"We are going to do contests, launch songs and questions. All those who participate in the contest, answering correctly on social networks, will receive a ticket for the concert at the world salsa festival as a prize."

It is not about the Giant Saturday

program ,

which made Don Francisco famous throughout the continent, or the Venezuelan Super Sensational Saturday;

neither of a dj outmoded from a classic Venezuelan radio.

The one who mobilizes his listeners in this way is

Nicolás Maduro

, head of the Bolivarian revolution, who has recovered his radio program

La Hora de la Salsa y la Alegría,

in which he himself spins the records, plays the maracas llaneras and, if animates, a salsa is danced with his inseparable

Cilia Flores,

the first revolutionary combatant.

"Whoever doesn't like salsa has no feeling," Maduro often says, who is accompanied in his musical interventions by the song

"Indestructible" by Ray Barreto,

a kind of talisman for the "president of the people", who after putting into march

La Hora de la Salsa

in 2016 was forced to silence him in the face of the collapse that Venezuela was suffering.

The program is broadcast on Radio Miraflores (

The voice of truth

), but it is multiplied through the State's propaganda apparatus.

It takes place

in the Hugo Chávez studio

of the aforementioned station.

"We are going forward and forward is there," Maduro stressed during his program, which this Thursday has replaced his daily television interventions at rush hour.

The "son of Chávez" refers to the best economics once the hyperinflation process has been overcome, the central piece of the propaganda strategy that Chavismo has launched since

last year to sell to the world that "Venezuela has already recovered."

"Circus without bread", as defined by the political scientist Luis Salamanca, former rector of the National Electoral Council (CNE), in which the inaugurations of casinos and still lifes in the so-called bubble of Caracas and the concerts of Caribbean salseros and merengueros are mixed. Maduro's special guests at the Miraflores Palace.

All this under the de facto dollarization that Venezuela is experiencing, which has facilitated the improvement of payment systems in shops, but which

has not stopped inequality or extremely poor salaries:

the minimum wage is around 26 euros per month .


The revolutionary leader takes the opportunity

between song and song to broadcast his international political comments

("This is the time the world stops") and his national jokes.

"Now we can be calm, Venezuela has been fixed," said chavista dissident Nicmer Evans ironically.

"Maduro is using the supposed Venezuelan economic miracle (debatable) and his mantra Venezuela was arranged as the most important messages of an unofficial electoral pre-campaign in the country, to which Miraflores is dedicating a good amount of resources, hours of work and a lot of human capital" , reveals for EL MUNDO the sociologist

Gianni Finco.

At the head of this long-term campaign has been Maduro himself, encouraged by his advisers, who have opted to raise the cult of his personality, including even a supposed superhero,

Supermustache

, who fights against the Empire and against opponents.

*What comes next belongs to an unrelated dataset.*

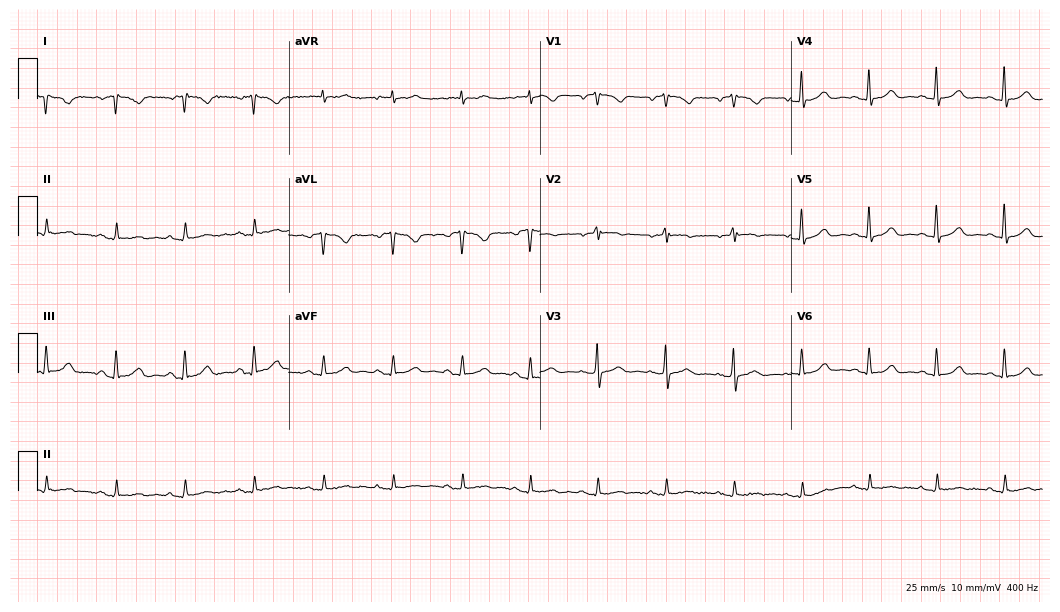
Standard 12-lead ECG recorded from a 59-year-old woman. None of these six findings is recorded: first-degree AV block, right bundle branch block, left bundle branch block, sinus bradycardia, atrial fibrillation, sinus tachycardia.

"The Hour of Salsa and Joy

is recovered in the face of the 2024 general elections and is anchored in the certainty that this supposed economic improvement must be celebrated, connecting it with its creator, a Nicolás Maduro, author of the Venezuelan economic miracle. A strategy to increase the popularity of the strong man of the regime and to give

an even more personal character to a revolution

that, after the death of Chávez, was governed by a supposed collective leadership of high-ranking revolutionary cadres", concludes Finco.